*Task requirements*.
Reproduce, exactly and in full, the records that follow, minus any pictures.

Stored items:
┏━━

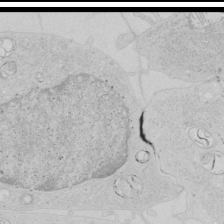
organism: Human
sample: Mitochondria in HCT116 cells
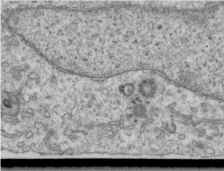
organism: Human
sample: Centriole in RPE cells
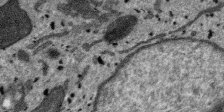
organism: Human
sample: Lung epithelial cells, uninfected (mock) control
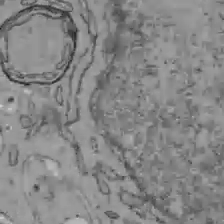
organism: C57BL Mouse
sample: Liver
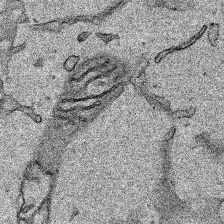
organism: Human
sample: Mitochondria in HCT116 cells
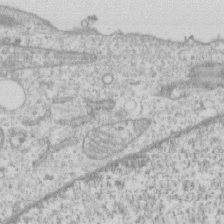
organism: Human
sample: CRL-1474
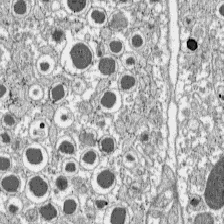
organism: C57BL Mouse
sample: Pancreatic islet
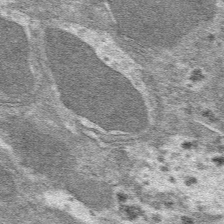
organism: Mouse
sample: Mouse hepatocytes
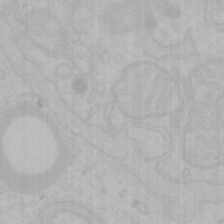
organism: Mouse
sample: Choroid plexus
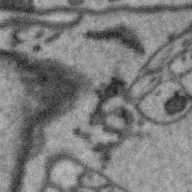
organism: Zebra finch
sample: Brain
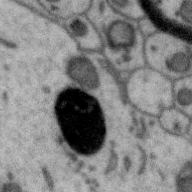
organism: Zebra finch
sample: Brain
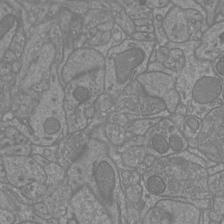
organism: Mouse
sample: Cortical neurons
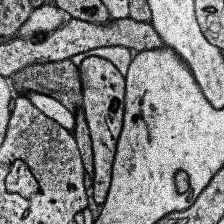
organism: Human
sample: Temporal Lobe
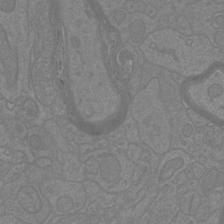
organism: Mouse
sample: Cortical neurons
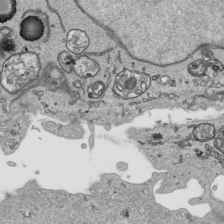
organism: Human
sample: Mitochondria in HCT116 cells
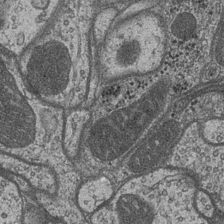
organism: Drosophila
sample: Optic medulla
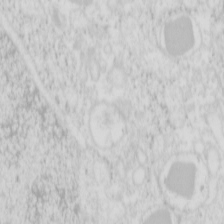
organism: Mouse
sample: Pancreas
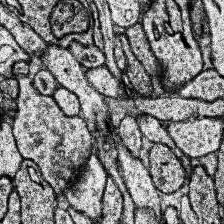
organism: Human
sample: Temporal Lobe
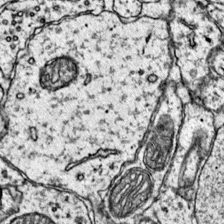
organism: Mouse
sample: Primary visual cortex
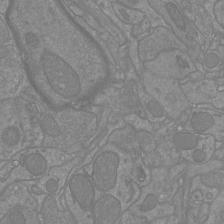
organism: Mouse
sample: Cortical neurons
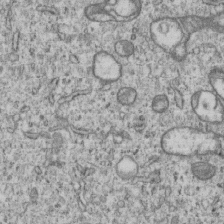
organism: Human
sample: MDA-MB-231 cells
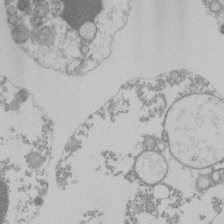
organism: Mouse
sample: Activated Pmel transgenic CD8+ T Cells
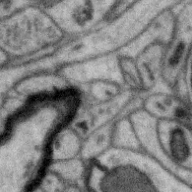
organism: Zebra finch
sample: Brain
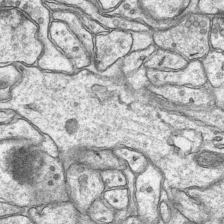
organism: Mouse
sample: CA1 Hippocampus
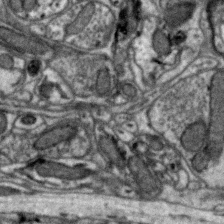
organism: Zebra finch
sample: Brain
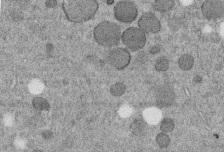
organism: C. elegans
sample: C. elegans embryo early stage
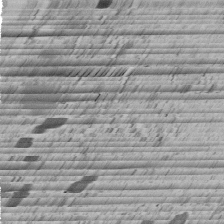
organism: C. elegans
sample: C. elegans embryo early stage
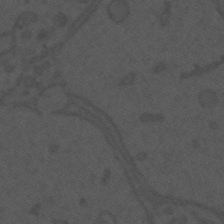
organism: Mouse
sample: Suprachiasmatic nucleus
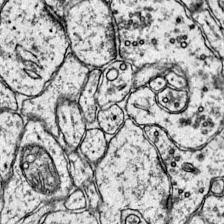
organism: Mouse
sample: Primary visual cortex
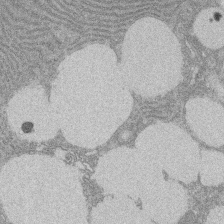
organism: Rat
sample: Salivary granule
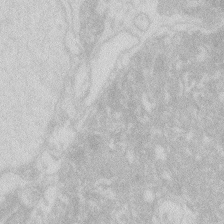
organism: Zebrafish
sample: Macrophage
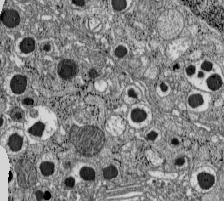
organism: C57BL Mouse
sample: Pancreatic islet
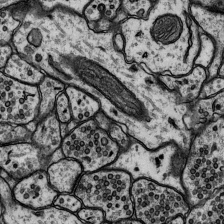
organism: Rat
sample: Hippocampus
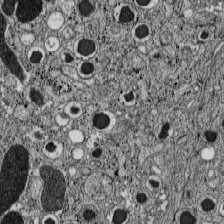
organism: C57BL Mouse
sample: Pancreatic islet
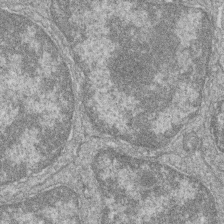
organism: Zebrafish
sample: Cilia; retinal pigment epithelium
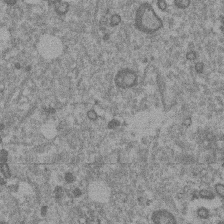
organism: Mouse
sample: Dividing mouse embryo 1 cell stage
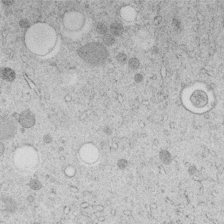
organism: C. elegans
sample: C. elegans embryo early stage
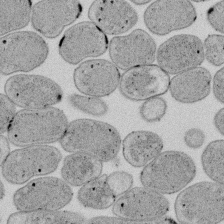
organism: E. coli
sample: Bacterial nucleoid
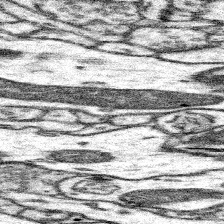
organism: Mouse
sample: Somatosensory cortex neuropil
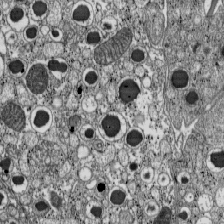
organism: C57BL Mouse
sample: Pancreatic islet
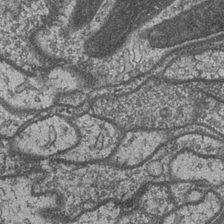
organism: Drosophila
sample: Optic medulla
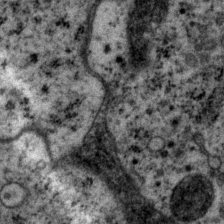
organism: P. pacificus
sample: Pharynx
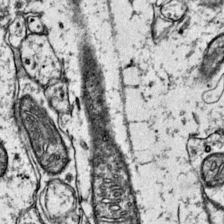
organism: Mouse
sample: Primary visual cortex
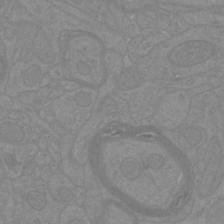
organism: Mouse
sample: Cortical neurons
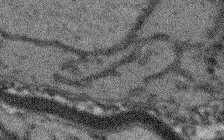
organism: Arabidopsis thaliana
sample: Root tip
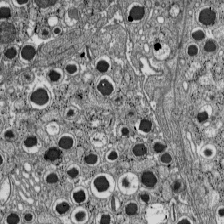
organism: C57BL Mouse
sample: Pancreatic islet
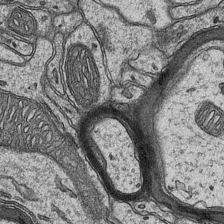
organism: Mouse
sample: CA1 Hippocampus
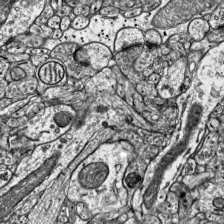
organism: Mouse
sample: Visual Cortex
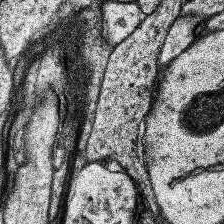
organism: Human
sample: Temporal Lobe
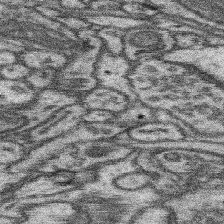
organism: Mouse
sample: Somatosensory cortex neuropil
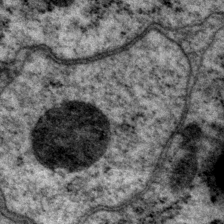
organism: P. pacificus
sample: Pharynx
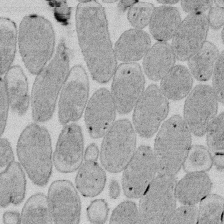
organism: E. coli
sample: Bacterial nucleoid
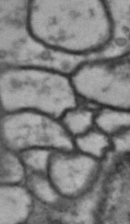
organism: Drosophila
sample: Brain
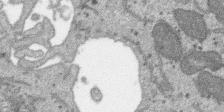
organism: Human
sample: Lung epithelial cells infected with SARS-CoV-2
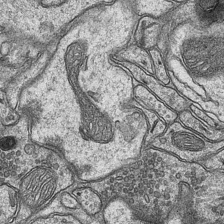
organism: Mouse
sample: CA1 Hippocampus
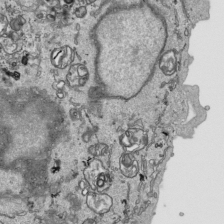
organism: Human
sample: Mitochondria in HCT116 cells
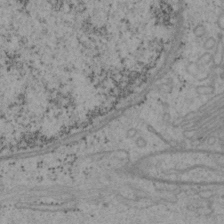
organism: Human
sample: HeLa cells
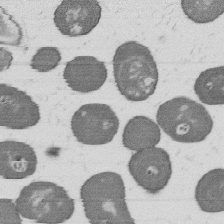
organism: B. subtilis
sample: Bacterial spore
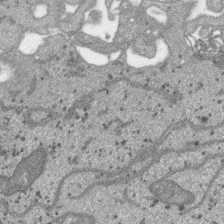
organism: Human
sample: Lung epithelial cells infected with SARS-CoV-2
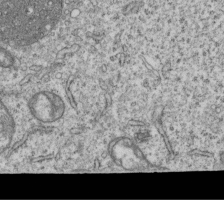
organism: Human
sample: MDA-MB-231 cells
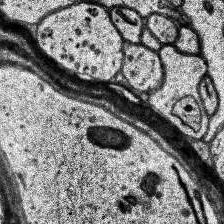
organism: Human
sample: Temporal Lobe
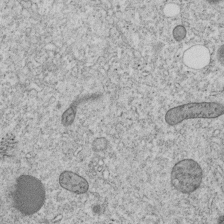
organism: C. elegans
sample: C. elegans embryo early stage
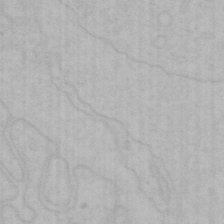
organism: Mouse
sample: Choroid plexus
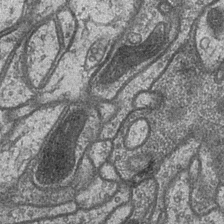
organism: Drosophila
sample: Optic medulla
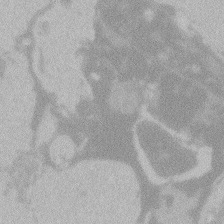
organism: Zebrafish
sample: Macrophage infected with Toxoplasma gondii
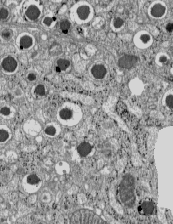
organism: C57BL Mouse
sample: Pancreatic islet
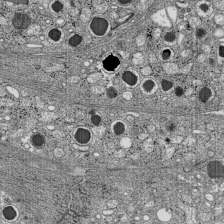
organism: C57BL Mouse
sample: Pancreatic islet
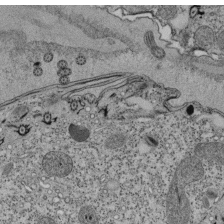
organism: Tetrahymena
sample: Cilia in tetrahymena
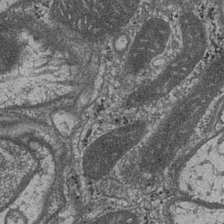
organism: Drosophila
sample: Optic medulla
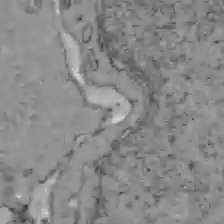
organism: C57BL Mouse
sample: Liver
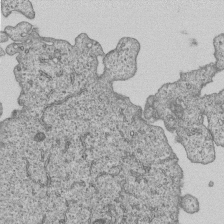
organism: Human
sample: MDA-MB-231 cells
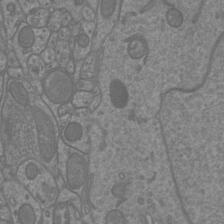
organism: Mouse
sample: Cortical neurons
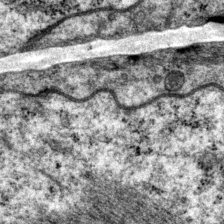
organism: P. pacificus
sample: Pharynx
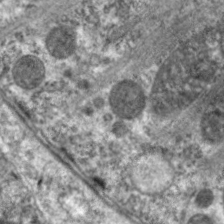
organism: C. elegans
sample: Pharynx
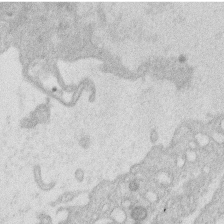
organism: Human
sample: Macrophage cells
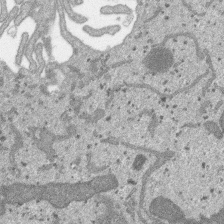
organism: Human
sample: Lung epithelial cells infected with SARS-CoV-2
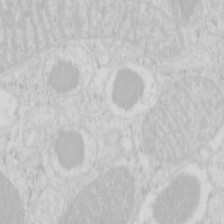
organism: Mouse
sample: Pancreas
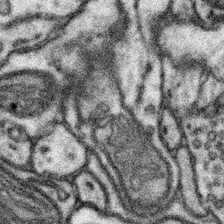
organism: Mouse
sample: Somatosensory cortex neuropil
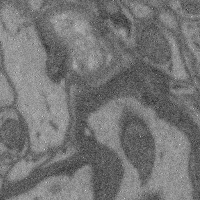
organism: Mouse
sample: Cerebral cortex
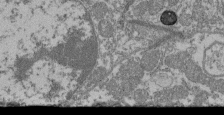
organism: Mouse
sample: Glomerulus
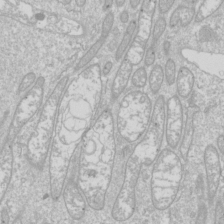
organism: Drosophila
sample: Cell division; meiosis; drosophila spermatocytes
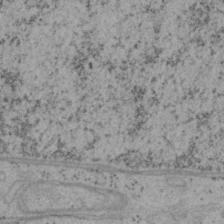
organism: Human
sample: HeLa cells
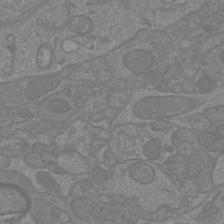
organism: Mouse
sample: Cortical neurons
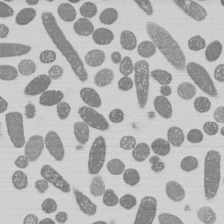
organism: E. coli
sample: Bacterial nucleoid
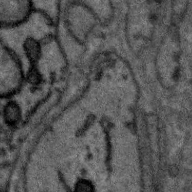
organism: Zebra finch
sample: Brain
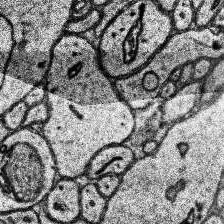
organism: Human
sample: Temporal Lobe
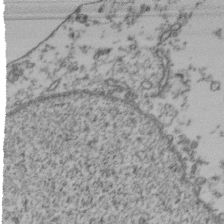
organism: Human
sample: Activated Jurkat CD4+ T cells
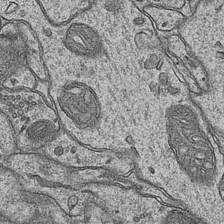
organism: Mouse
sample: CA1 Hippocampus
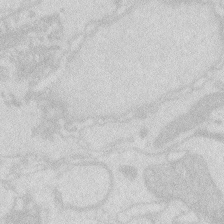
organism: Zebrafish
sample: Macrophage
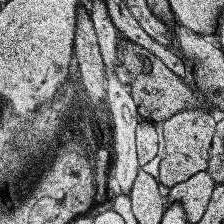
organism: Human
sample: Temporal Lobe
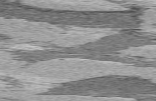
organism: C57BL Mouse
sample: Heart
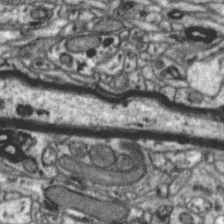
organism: Zebra finch
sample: Brain
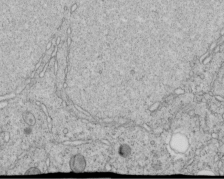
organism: C. elegans
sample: C. elegans embryo early stage
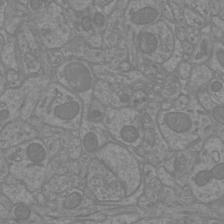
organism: Mouse
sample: Cortical neurons
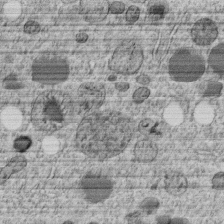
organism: C. elegans
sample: C. elegans embryo early stage
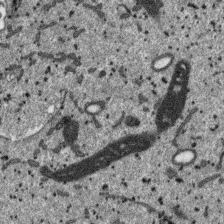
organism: Human
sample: Lung epithelial cells infected with SARS-CoV-2
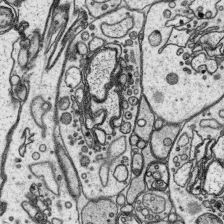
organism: Platynereis dumerilii
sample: Parapodia
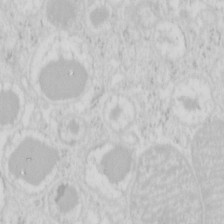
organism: Mouse
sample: Pancreas
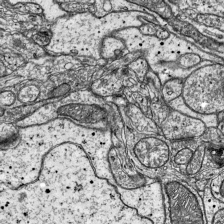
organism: Mouse
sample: Visual Cortex
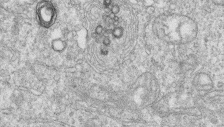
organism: Human
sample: HeLa cell HIV synapse
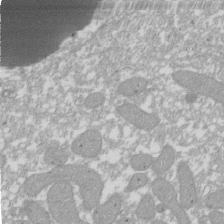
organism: Xenopus
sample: Cilia; centrioles in frog embryo cells
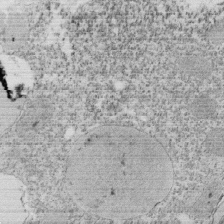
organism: Tetrahymena
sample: Cilia in tetrahymena
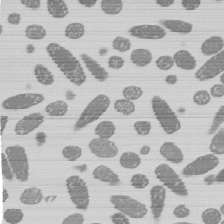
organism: E. coli
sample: Bacterial nucleoid
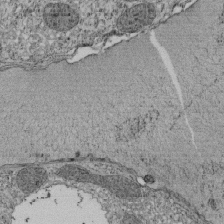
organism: Tetrahymena
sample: Cilia in tetrahymena
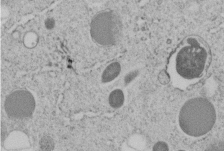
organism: C. elegans
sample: C. elegans embryo early stage
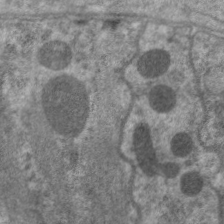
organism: C. elegans
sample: Pharynx
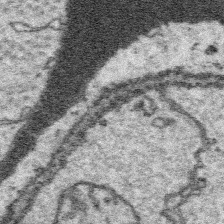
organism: Platynereis dumerilii
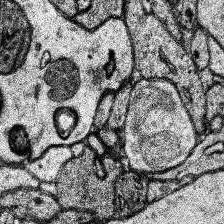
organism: Human
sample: Temporal Lobe
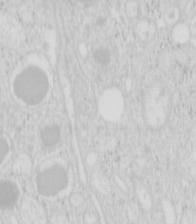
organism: Mouse
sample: Pancreas
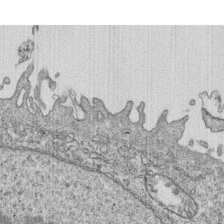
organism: Human
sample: HeLa cell HIV synapse
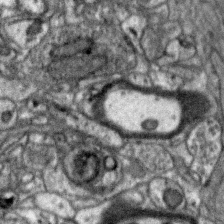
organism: Zebra finch
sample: Brain
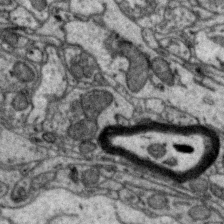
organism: Zebra finch
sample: Brain
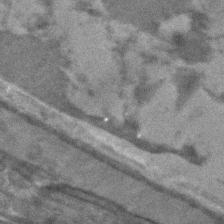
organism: C. elegans
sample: C. elegans embryo
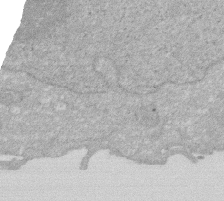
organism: Human
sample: HIV infected U937 cells
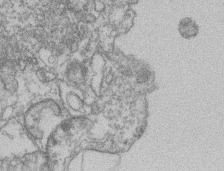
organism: Mouse
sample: T cell stromal cell synapse

┗━━

*Written response*.
organism: Human
sample: Mitochondria in HCT116 cells
organism: Human
sample: Centriole in RPE cells
organism: Human
sample: Lung epithelial cells, uninfected (mock) control
organism: C57BL Mouse
sample: Liver
organism: Human
sample: Mitochondria in HCT116 cells
organism: Human
sample: CRL-1474
organism: C57BL Mouse
sample: Pancreatic islet
organism: Mouse
sample: Mouse hepatocytes
organism: Mouse
sample: Choroid plexus
organism: Zebra finch
sample: Brain
organism: Zebra finch
sample: Brain
organism: Mouse
sample: Cortical neurons
organism: Human
sample: Temporal Lobe
organism: Mouse
sample: Cortical neurons
organism: Human
sample: Mitochondria in HCT116 cells
organism: Drosophila
sample: Optic medulla
organism: Mouse
sample: Pancreas
organism: Human
sample: Temporal Lobe
organism: Mouse
sample: Primary visual cortex
organism: Mouse
sample: Cortical neurons
organism: Human
sample: MDA-MB-231 cells
organism: Mouse
sample: Activated Pmel transgenic CD8+ T Cells
organism: Zebra finch
sample: Brain
organism: Mouse
sample: CA1 Hippocampus
organism: Zebra finch
sample: Brain
organism: C. elegans
sample: C. elegans embryo early stage
organism: C. elegans
sample: C. elegans embryo early stage
organism: Mouse
sample: Suprachiasmatic nucleus
organism: Mouse
sample: Primary visual cortex
organism: Rat
sample: Salivary granule
organism: Zebrafish
sample: Macrophage
organism: C57BL Mouse
sample: Pancreatic islet
organism: Rat
sample: Hippocampus
organism: C57BL Mouse
sample: Pancreatic islet
organism: Zebrafish
sample: Cilia; retinal pigment epithelium
organism: Mouse
sample: Dividing mouse embryo 1 cell stage
organism: C. elegans
sample: C. elegans embryo early stage
organism: E. coli
sample: Bacterial nucleoid
organism: Mouse
sample: Somatosensory cortex neuropil
organism: C57BL Mouse
sample: Pancreatic islet
organism: Drosophila
sample: Optic medulla
organism: P. pacificus
sample: Pharynx
organism: Mouse
sample: Primary visual cortex
organism: Mouse
sample: Cortical neurons
organism: Arabidopsis thaliana
sample: Root tip
organism: C57BL Mouse
sample: Pancreatic islet
organism: Mouse
sample: CA1 Hippocampus
organism: Mouse
sample: Visual Cortex
organism: Human
sample: Temporal Lobe
organism: Mouse
sample: Somatosensory cortex neuropil
organism: P. pacificus
sample: Pharynx
organism: E. coli
sample: Bacterial nucleoid
organism: Drosophila
sample: Brain
organism: Human
sample: Lung epithelial cells infected with SARS-CoV-2
organism: Mouse
sample: CA1 Hippocampus
organism: Human
sample: Mitochondria in HCT116 cells
organism: Human
sample: HeLa cells
organism: B. subtilis
sample: Bacterial spore
organism: Human
sample: Lung epithelial cells infected with SARS-CoV-2
organism: Human
sample: MDA-MB-231 cells
organism: Human
sample: Temporal Lobe
organism: C. elegans
sample: C. elegans embryo early stage
organism: Mouse
sample: Choroid plexus
organism: Drosophila
sample: Optic medulla
organism: Zebrafish
sample: Macrophage infected with Toxoplasma gondii
organism: C57BL Mouse
sample: Pancreatic islet
organism: C57BL Mouse
sample: Pancreatic islet
organism: Tetrahymena
sample: Cilia in tetrahymena
organism: Drosophila
sample: Optic medulla
organism: C57BL Mouse
sample: Liver
organism: Human
sample: MDA-MB-231 cells
organism: Mouse
sample: Cortical neurons
organism: P. pacificus
sample: Pharynx
organism: C. elegans
sample: Pharynx
organism: Human
sample: Macrophage cells
organism: Human
sample: Lung epithelial cells infected with SARS-CoV-2
organism: Mouse
sample: Pancreas
organism: Mouse
sample: Somatosensory cortex neuropil
organism: Mouse
sample: Cerebral cortex
organism: Mouse
sample: Glomerulus
organism: Drosophila
sample: Cell division; meiosis; drosophila spermatocytes
organism: Human
sample: HeLa cells
organism: Mouse
sample: Cortical neurons
organism: E. coli
sample: Bacterial nucleoid
organism: Zebra finch
sample: Brain
organism: Human
sample: Temporal Lobe
organism: Human
sample: Activated Jurkat CD4+ T cells
organism: Mouse
sample: CA1 Hippocampus
organism: Zebrafish
sample: Macrophage
organism: Human
sample: Temporal Lobe
organism: C57BL Mouse
sample: Heart
organism: Zebra finch
sample: Brain
organism: C. elegans
sample: C. elegans embryo early stage
organism: Mouse
sample: Cortical neurons
organism: C. elegans
sample: C. elegans embryo early stage
organism: Human
sample: Lung epithelial cells infected with SARS-CoV-2
organism: Platynereis dumerilii
sample: Parapodia
organism: Mouse
sample: Pancreas
organism: Mouse
sample: Visual Cortex
organism: Human
sample: HeLa cell HIV synapse
organism: Xenopus
sample: Cilia; centrioles in frog embryo cells
organism: Tetrahymena
sample: Cilia in tetrahymena
organism: E. coli
sample: Bacterial nucleoid
organism: Tetrahymena
sample: Cilia in tetrahymena
organism: C. elegans
sample: C. elegans embryo early stage
organism: C. elegans
sample: Pharynx
organism: Platynereis dumerilii
organism: Human
sample: Temporal Lobe
organism: Mouse
sample: Pancreas
organism: Human
sample: HeLa cell HIV synapse
organism: Zebra finch
sample: Brain
organism: Zebra finch
sample: Brain
organism: C. elegans
sample: C. elegans embryo
organism: Human
sample: HIV infected U937 cells
organism: Mouse
sample: T cell stromal cell synapse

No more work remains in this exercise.